We overrule Appellant’s first issue.
We
reach the same conclusion with respect to the conditions placed on Appellant’s
release. Specifically, the trial court
ordered that Appellant was to be restricted to his mother’s house, with an
electronic monitor, if he was able to post bail. In his one sentence argument, Appellant
states that these conditions would prevent him from earning a living or
attending college and argues that there is no proof in the record that he is a
threat to the complaining witness or the public.
A
trial court may impose any reasonable condition of bail related to the safety
of a victim of the alleged offense or to the safety of the community. Tex.
Code Crim. Proc. Ann. art. 17.40(a) (Vernon 2006). Furthermore, electronic monitoring and home
confinement are expressly permitted by statute.
Tex. Code Crim. Proc. Ann.
art. 17.44(a)(1) (Vernon 2006).
As
we explained previously, the trial court was not required to accept Appellant’s
argument that the confluence of events in Austin should be considered in
isolation and without application of common sense. The trial court was convinced that Appellant
presented some danger to the complaining witness or the community.
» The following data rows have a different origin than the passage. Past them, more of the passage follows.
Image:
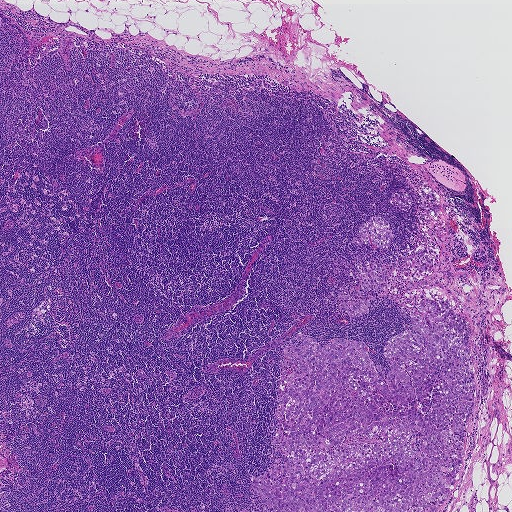
H&E-stained section of a sentinel lymph node (breast cancer), from a whole-slide image, viewed at about 2.5×: the field is about 1.9 mm across, about 3.6 µm per pixel.
Question:
Is there metastatic carcinoma in this field?
Answer:
Yes.
Boundaries of two metastatic tumour regions, simplified and listed clockwise, largest first: region 1: (421, 182), (440, 195), (448, 230), (438, 264), (414, 287), (448, 294), (473, 333), (474, 404), (462, 467), (440, 511), (269, 511), (250, 485), (276, 461), (278, 362), (295, 336), (321, 346), (363, 342), (387, 383), (383, 349), (389, 338), (413, 330), (409, 311), (374, 292), (368, 312), (350, 317), (336, 308), (337, 294), (355, 295), (357, 264), (367, 272), (365, 260), (395, 267), (420, 243), (441, 248), (417, 235), (414, 205), (405, 210), (389, 202), (400, 188), (418, 205); region 2: (373, 216), (381, 217), (387, 221), (391, 235), (387, 249), (382, 250), (371, 243), (366, 244), (356, 238), (359, 235), (359, 225), (364, 222), (368, 222).
About 15% of this field is tumour.
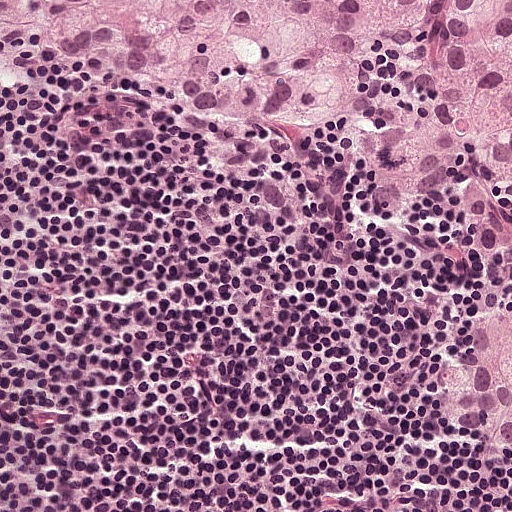
Lymph node section stained with H&E, from a whole-slide image of a breast-cancer sentinel node. Magnification about 20×, about 0.25 mm across the frame, about 0.49 µm per pixel.
Boundaries of two metastatic tumour regions, simplified and listed clockwise, largest first: region 1: (0, 0), (511, 0), (511, 246), (460, 231), (445, 200), (399, 220), (356, 211), (348, 156), (313, 122), (202, 130), (140, 90), (6, 38); region 2: (511, 308), (511, 453), (477, 443), (446, 422), (434, 378), (455, 340), (486, 312).
Tumour covers about 30% of the frame.
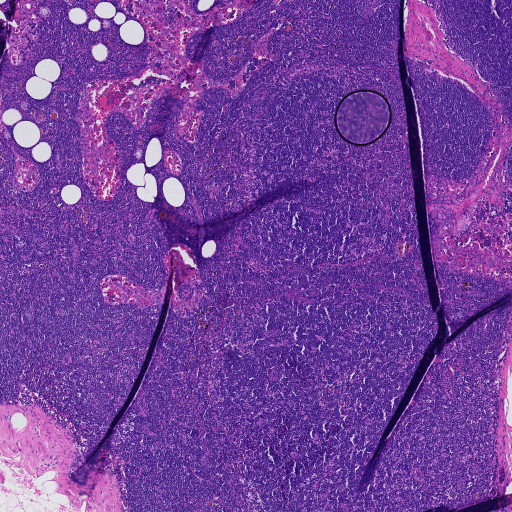
This is a crop of a whole-slide image: an H&E-stained breast-cancer sentinel lymph node section at roughly 2.5× magnification (about 3.6 µm per pixel; the crop spans about 1.9 mm).
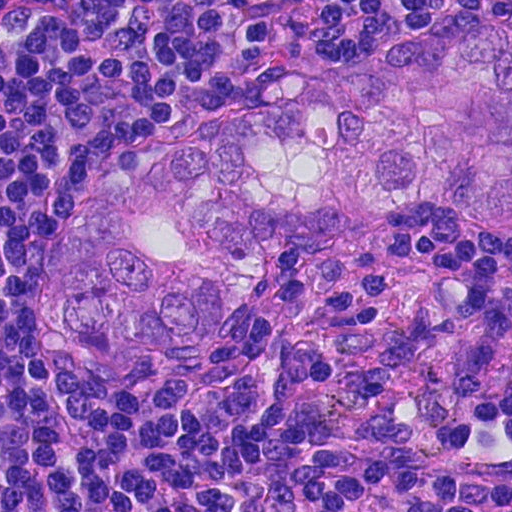
A 0.12-mm field of an H&E-stained sentinel lymph node from a breast-cancer patient (whole-slide image), shown at about 40×, about 0.23 µm per pixel.
Tumour region outline (a closed clockwise path, crop pixels): (454, 19), (511, 41), (511, 241), (441, 209), (299, 213), (265, 245), (249, 291), (217, 325), (129, 375), (83, 385), (47, 355), (50, 261), (69, 216), (189, 133), (409, 34).
The annotated tumour makes up about 30% of the crop.
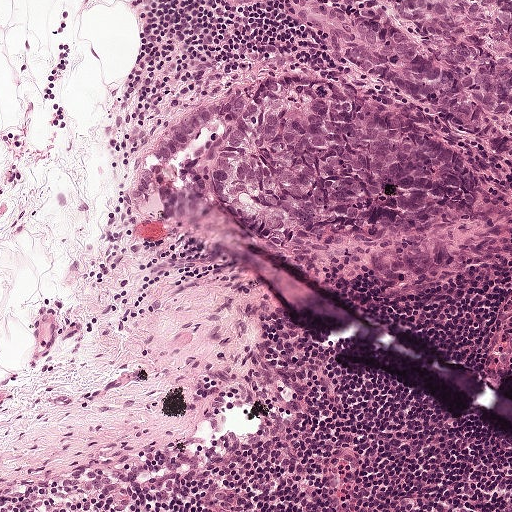
This is a crop of a whole-slide image: an H&E-stained breast-cancer sentinel lymph node section at roughly 10× magnification (about 0.97 µm per pixel; the crop spans about 0.5 mm).
Boundaries of two metastatic tumour regions, simplified and listed clockwise, largest first: region 1: (291, 71), (344, 89), (457, 152), (476, 179), (469, 210), (394, 240), (326, 244), (250, 267), (164, 235), (138, 168), (177, 116), (249, 78); region 2: (227, 0), (468, 0), (491, 16), (489, 0), (511, 0), (511, 126), (507, 131), (511, 150), (487, 155), (419, 105), (327, 58), (284, 16), (243, 10).
About 25% of this field is tumour.
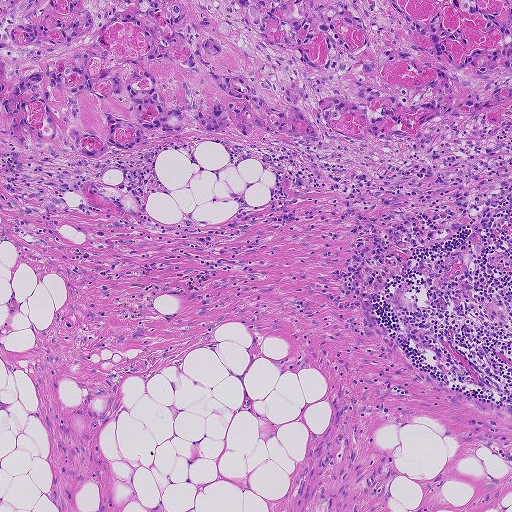
This is a crop of a whole-slide image: an H&E-stained breast-cancer sentinel lymph node section at roughly 5× magnification (about 1.8 µm per pixel; the crop spans about 0.93 mm).
The outlined metastatic tumour's edge, as a closed clockwise path of 10 points: (0, 0), (511, 0), (511, 101), (443, 114), (417, 136), (145, 130), (133, 150), (88, 157), (17, 145), (2, 122).
About 25% of this field is tumour.
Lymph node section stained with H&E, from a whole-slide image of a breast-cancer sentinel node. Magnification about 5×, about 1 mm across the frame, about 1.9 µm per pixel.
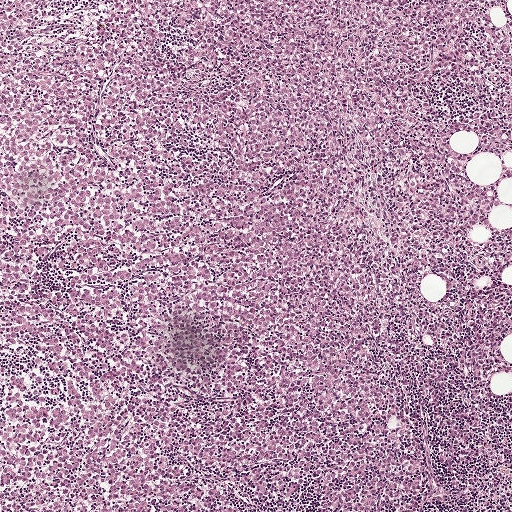
Question: Which parts of this field are metastatic tumour?
Answer: Three metastatic tumour regions, each outlined as a closed clockwise path in crop pixels (x, y), largest first: region 1: (332, 0), (370, 235), (352, 280), (238, 307), (180, 300), (145, 278), (100, 135), (104, 1); region 2: (0, 356), (65, 364), (115, 393), (161, 404), (178, 418), (194, 450), (193, 490), (203, 511), (0, 511); region 3: (0, 0), (67, 0), (62, 8), (38, 24), (22, 29), (0, 27).
The annotated tumour makes up about 35% of the crop.
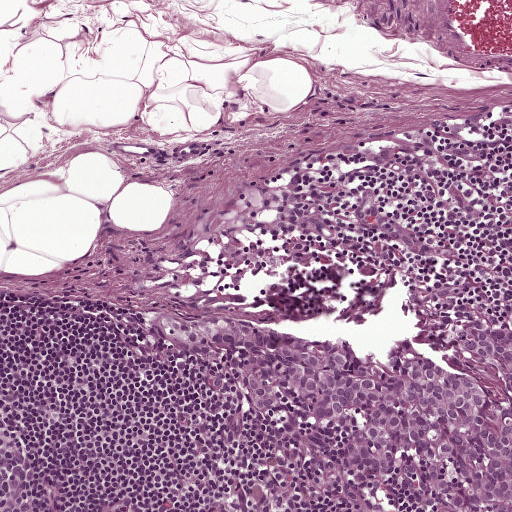
Lymph node section stained with H&E, from a whole-slide image of a breast-cancer sentinel node. Magnification about 10×, about 0.5 mm across the frame, about 0.97 µm per pixel.
Metastatic tumour outline, simplified to 21 points and listed clockwise in crop pixels (x, y): (511, 305), (511, 511), (461, 511), (397, 484), (361, 494), (347, 480), (326, 428), (258, 414), (213, 365), (148, 328), (160, 313), (195, 322), (226, 314), (303, 335), (340, 335), (372, 355), (404, 336), (509, 402), (462, 343), (462, 324), (498, 318).
Tumour covers about 15% of the frame.

In balancing that concern with Appellant’s
right to bail, the trial court fashioned a remedy where a relatively high bail was
set, with conditions on Appellant’s liberty should he be released. This was a reasonable conclusion within the
discretion afforded to the trial court.
Appellant himself had suggested electronic monitoring, and he had
committed two criminal offenses while free on bail. We overrule Appellant’s second issue.
Disposition
We affirm the judgment
of the trial court.
BRIAN HOYLE
Justice
Opinion
delivered April 30, 2007.
Panel
consisted of Worthen, C.J., Griffith, J., and Hoyle, J.